EXERCISE DIRECTIONS: Reproduce only this range: the line holding "Vista de pólipos" through the last line of the data below, both included, exactly, with no pictures.

Records from a dataset

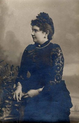 Vízvári Gyuláné Szigeti Jolán (1855-1907) kb. 40 éves korában.
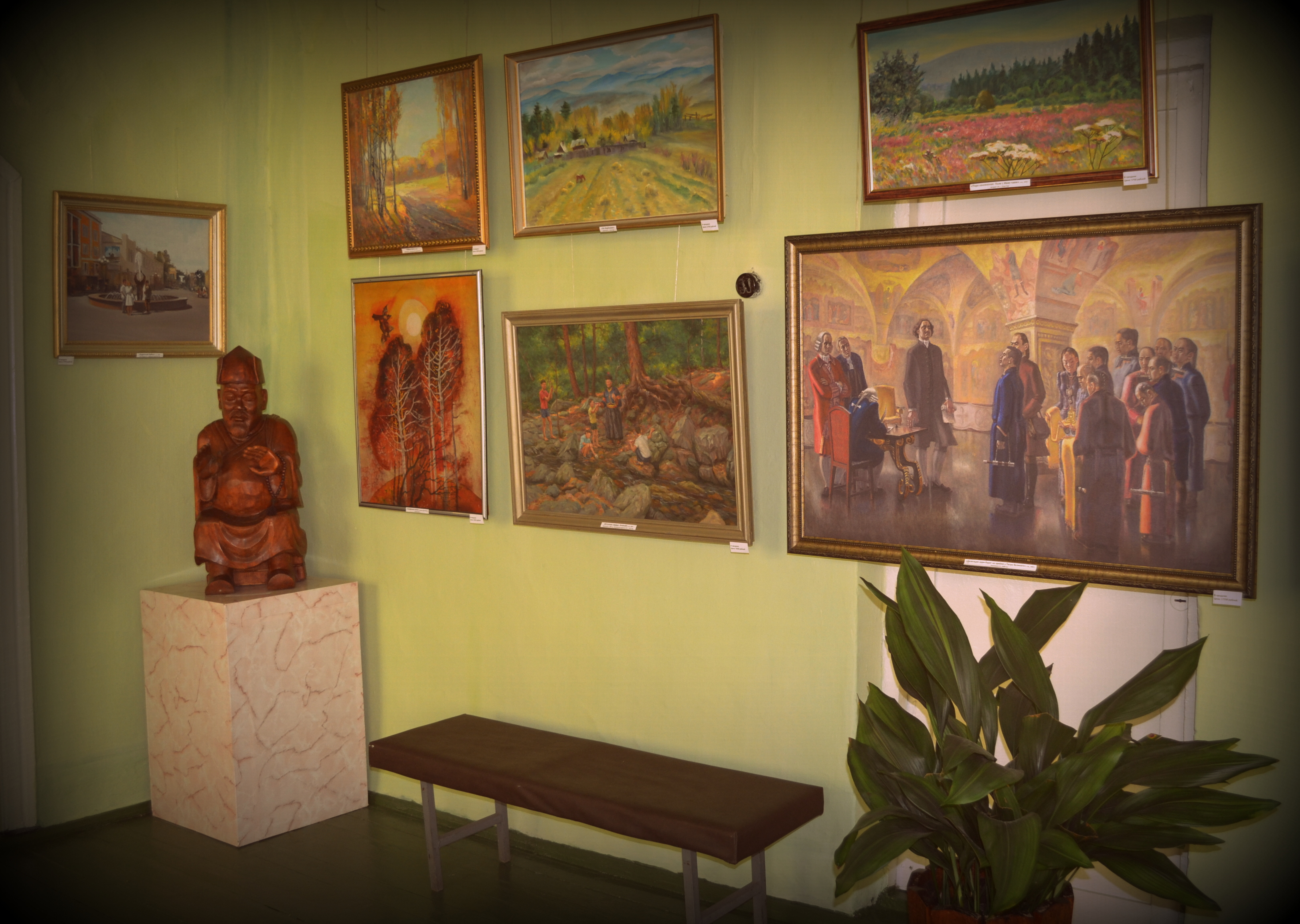 В Джидинской народной галерее. Село Петропавловка, Джидинский район, Бурятия
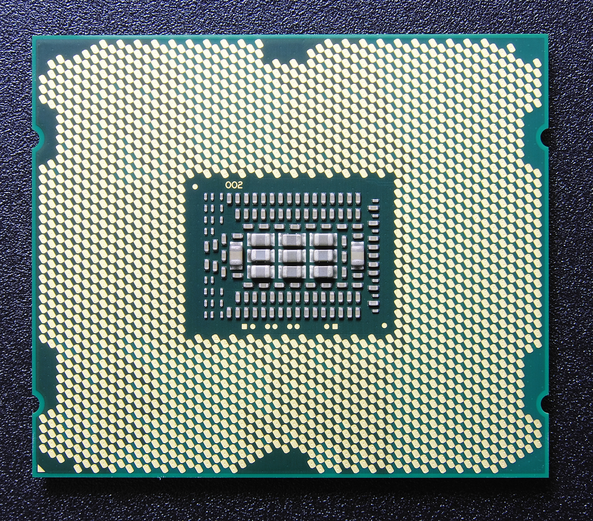 Intel Socket 2011
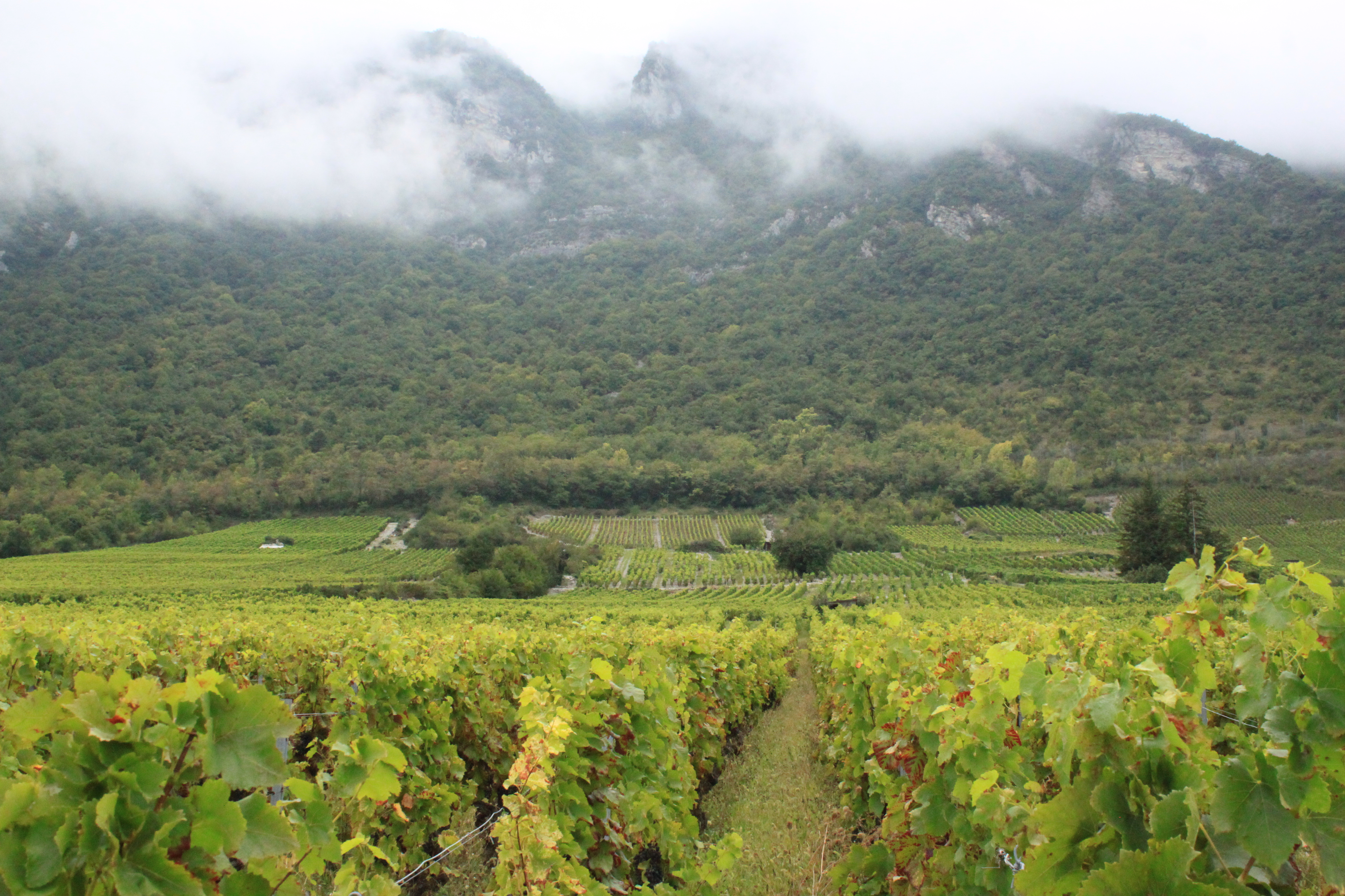 Vignoble, Fr-73-Arbin.
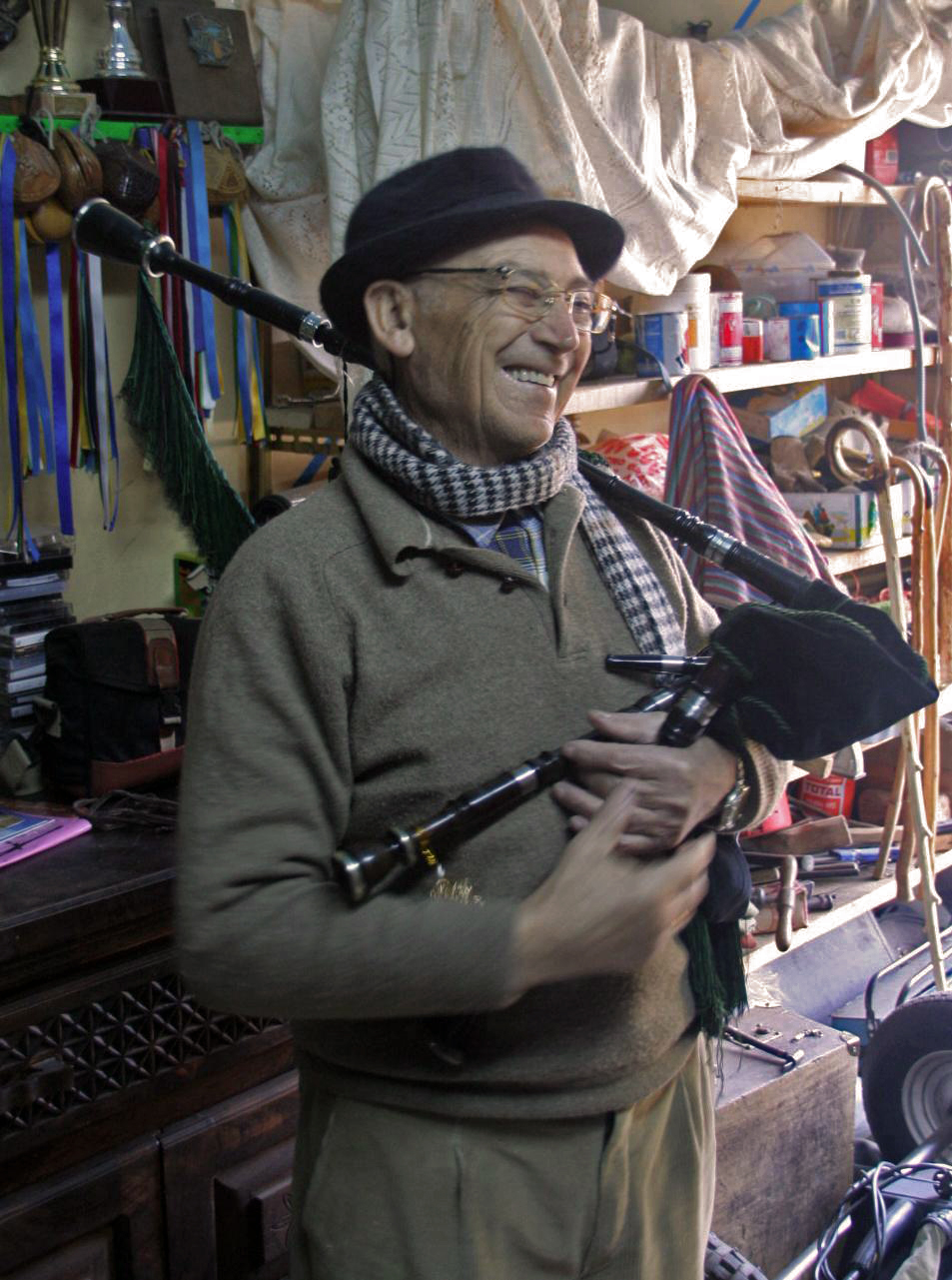 Moisés Liébana, gaitero leonés de la comarca de Cabrera.
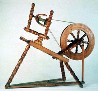 Rueca
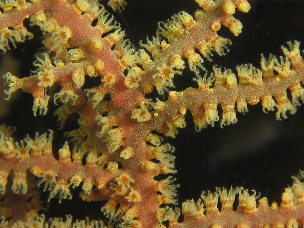 Vista de pólipos de Echinogorgia sp, en Koh PHangan, Tailandia
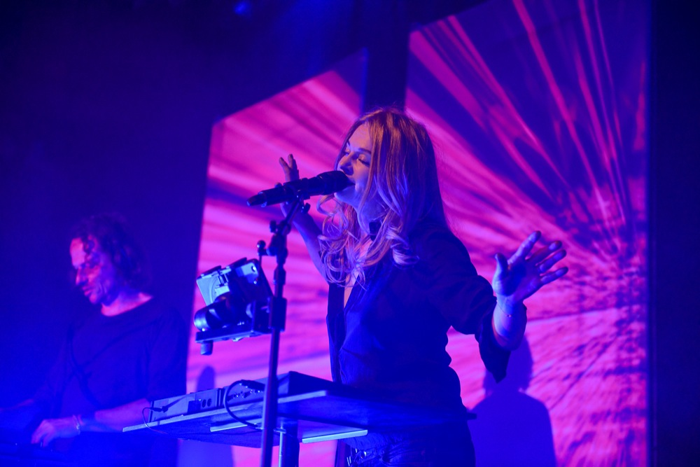 Konzert von 2raumwohnung in Darmstadt
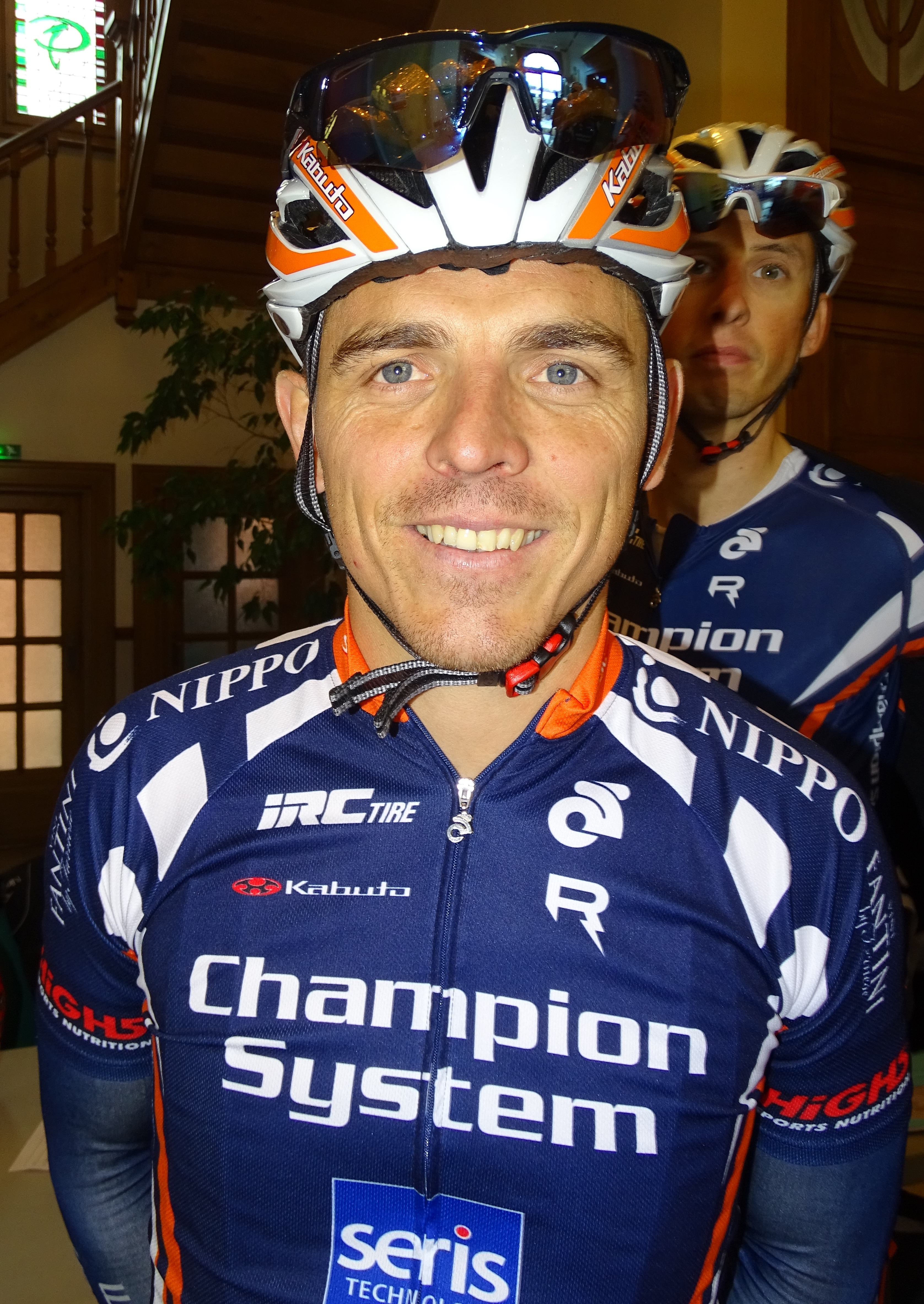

EXERCISE ANSWER:
 Vista de pólipos de Echinogorgia sp, en Koh PHangan, Tailandia
 Konzert von 2raumwohnung in Darmstadt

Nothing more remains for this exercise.